# RECORDED DATA
::::::::::
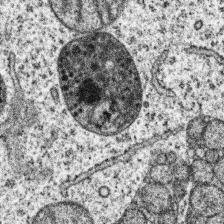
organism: Human
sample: HeLa cells
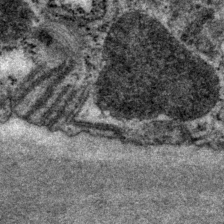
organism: P. pacificus
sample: Pharynx
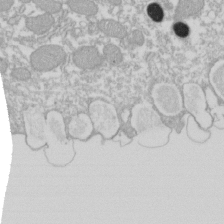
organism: Xenopus
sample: Cilia; centrioles in frog embryo cells
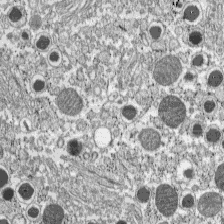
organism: C57BL Mouse
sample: Pancreatic islet
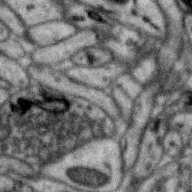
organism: Zebra finch
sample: Brain
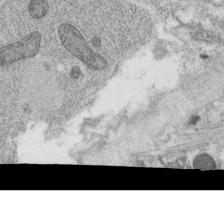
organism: C. elegans
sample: C. elegans oocyte; sperm cells
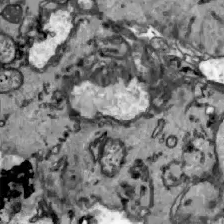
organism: Zebrafish
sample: Actinotrichia fibers
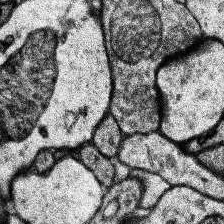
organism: Human
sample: Temporal Lobe
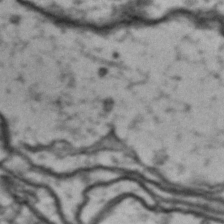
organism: Drosophila
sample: Brain
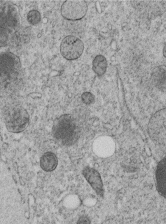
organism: C. elegans
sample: C. elegans embryo early stage
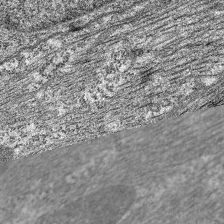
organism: C. elegans
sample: Pharynx
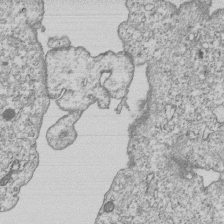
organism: Human
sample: MDA-MB-231 cells
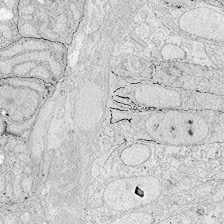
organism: Zebrafish
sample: Whole-Brain
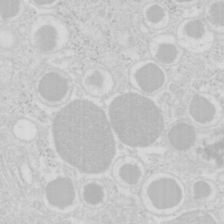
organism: Mouse
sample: Pancreas
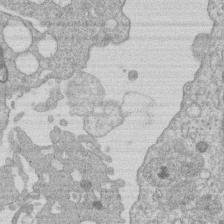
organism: Human
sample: Macrophage cells
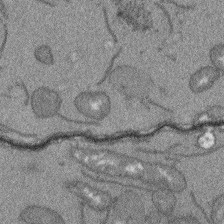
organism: Arabidopsis thaliana
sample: Root tip
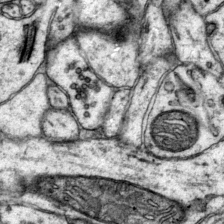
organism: Mouse
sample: Primary visual cortex
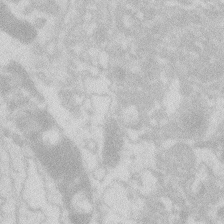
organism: Zebrafish
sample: Macrophage
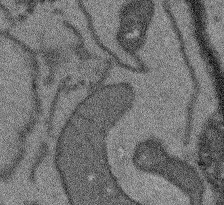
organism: Arabidopsis thaliana
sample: Root tip
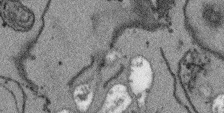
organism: Arabidopsis thaliana
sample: Root tip
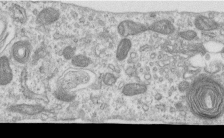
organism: Human
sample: Centriole in RPE cells
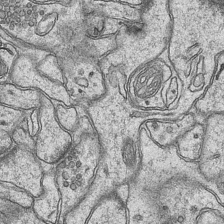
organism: Mouse
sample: CA1 Hippocampus
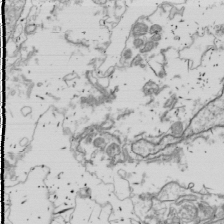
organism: Drosophila
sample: Cell division; meiosis; drosophila spermatocytes
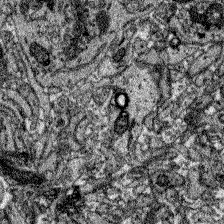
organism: Zebrafish
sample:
::::::::::
# WHAT TO PRODUCE
Copy the preceding data in full and word for word, dropping its pictures.

# EXERCISE RESPONSE
organism: Human
sample: HeLa cells
organism: P. pacificus
sample: Pharynx
organism: Xenopus
sample: Cilia; centrioles in frog embryo cells
organism: C57BL Mouse
sample: Pancreatic islet
organism: Zebra finch
sample: Brain
organism: C. elegans
sample: C. elegans oocyte; sperm cells
organism: Zebrafish
sample: Actinotrichia fibers
organism: Human
sample: Temporal Lobe
organism: Drosophila
sample: Brain
organism: C. elegans
sample: C. elegans embryo early stage
organism: C. elegans
sample: Pharynx
organism: Human
sample: MDA-MB-231 cells
organism: Zebrafish
sample: Whole-Brain
organism: Mouse
sample: Pancreas
organism: Human
sample: Macrophage cells
organism: Arabidopsis thaliana
sample: Root tip
organism: Mouse
sample: Primary visual cortex
organism: Zebrafish
sample: Macrophage
organism: Arabidopsis thaliana
sample: Root tip
organism: Arabidopsis thaliana
sample: Root tip
organism: Human
sample: Centriole in RPE cells
organism: Mouse
sample: CA1 Hippocampus
organism: Drosophila
sample: Cell division; meiosis; drosophila spermatocytes
organism: Zebrafish
sample:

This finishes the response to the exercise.